When Mark Richt had to look for a new defensive coordinator in January, he didn't stage a national or even regional search.
Richt already had taken care of that four years earlier when he put together his first staff at Georgia.
Richt's choice to head the defense was so obvious that he immediately named Willie Martinez at the same time it was announced that Brian VanGorder was leaving the Bulldogs to take a job with the NFL's Jacksonville Jaguars.
Martinez, in fact, was a candidate for defensive coordinator in 2001.
"It just as easily could have been him four years ago," Richt said. "Now, it's his time."
Martinez is adding his style to the defense.
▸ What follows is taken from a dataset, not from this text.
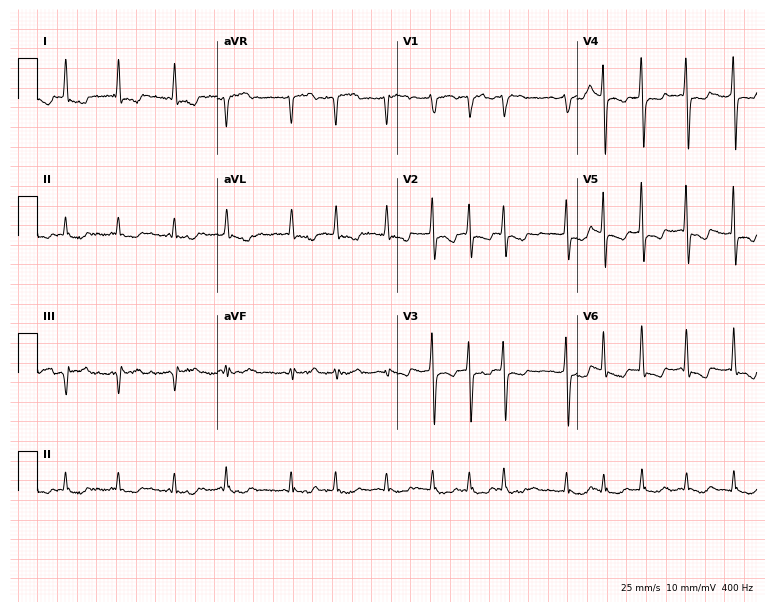
Electrocardiogram, an 84-year-old female. Interpretation includes atrial fibrillation (AF).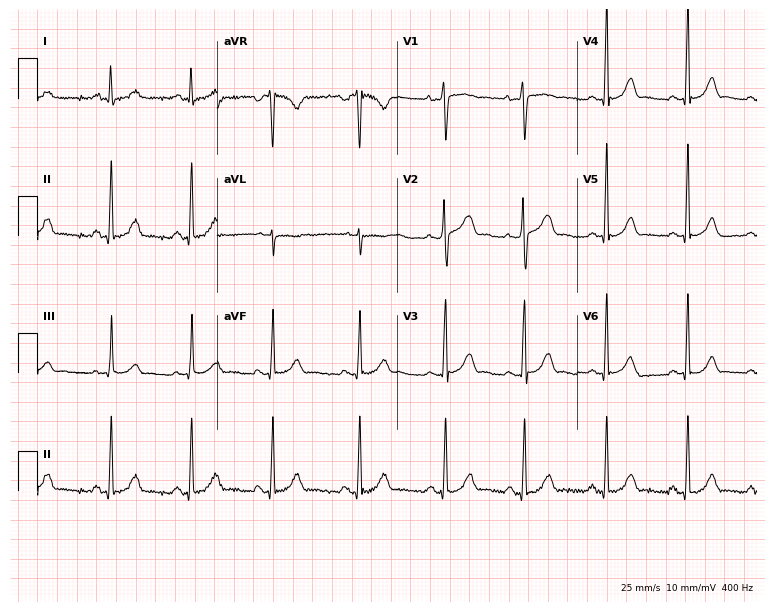
ECG — a 26-year-old woman. Labelled as a normal ECG.

The scheme isn't changing, but his players say they will be on the attack more as Martinez seeks an increase in turnovers forced by the unit.
The defense had only five interceptions in 2004.
"That has been the number one thing we have stressed this fall," Martinez said. "You can't play defense if you don't get turnovers."
Even though the defense has lost such standouts as end David Pollack, linebacker Odell Thurman and safety Thomas Davis, the goal in 2005 is to increase the pressure and force more turnovers. The Bulldogs are ranked No. 13 in the Associated Press preseason poll released Saturday.
"I look for more intensity with coach Martinez," said senior cornerback Tim Jennings. "There will be a lot of pressure from the cornerbacks, a lot of man (coverage). A lot of enthusiasm. We've still got the same scheme. You'll probably see more aggressiveness on the outside, a lot of pressing on the outside. We want to make them try to throw the ball to the outside."
Martinez, 42, played with Richt at Miami and worked with VanGorder at both Central Florida and Central Michigan. He was Central Florida's defensive coordinator in 1995-96.
As Georgia's secondary coach the last four years, Martinez has sent such players as Davis, Sean Jones, Bruce Thornton, Terreal Bierria, Jermaine Phillips and Tim Wansley to the NFL.
Now, as he prepares for Georgia's Sept. 3 season opener against No. 18 Boise State, Martinez took a break to send a playful dig to his buddy VanGorder in the NFL.
Asked how he is different than VanGorder, Martinez said: "He's overweight. He's got wiry hair. He's louder than I am. He's fatter than I am. Make sure that all gets to Jacksonville."
In a more serious moment, Martinez said he was influenced by VanGorder but will have his own style.
"There's always stuff that rubs off on you," he said. "Our philosophies are similar, but we're two different style guys. I like to get after it."
Under VanGorder, Georgia finished 17th or better nationally in scoring defense four straight years, including top 10 finishes each of the last three years.
It was no surprise, then, that Richt sought continuity in promoting Martinez to replace VanGorder.
Added Richt: "He looks like a coordinator out there, but of course, he's been one in the past."
So far, the players agree that VanGorder is louder than Martinez in practice.
"They're both cut from the same tree, so to speak, as far as how defense should be played," said defensive tackle Kedric Golston. "Maybe the biggest difference is in their voices. Coach VanGorder's voice kind of shakes the whole room when he speaks where coach Martinez isn't quite as loud."
Because VanGorder was so successful, Martinez is prepared for the inevitable comparisons _ especially with Georgia having to face a dangerous Boise State offense in the opener.
"All I really care about is how we play," he said. "We've obviously got to play good defense to win. I'm just about results and the style we play and getting after people. I can't worry about other people's opinion."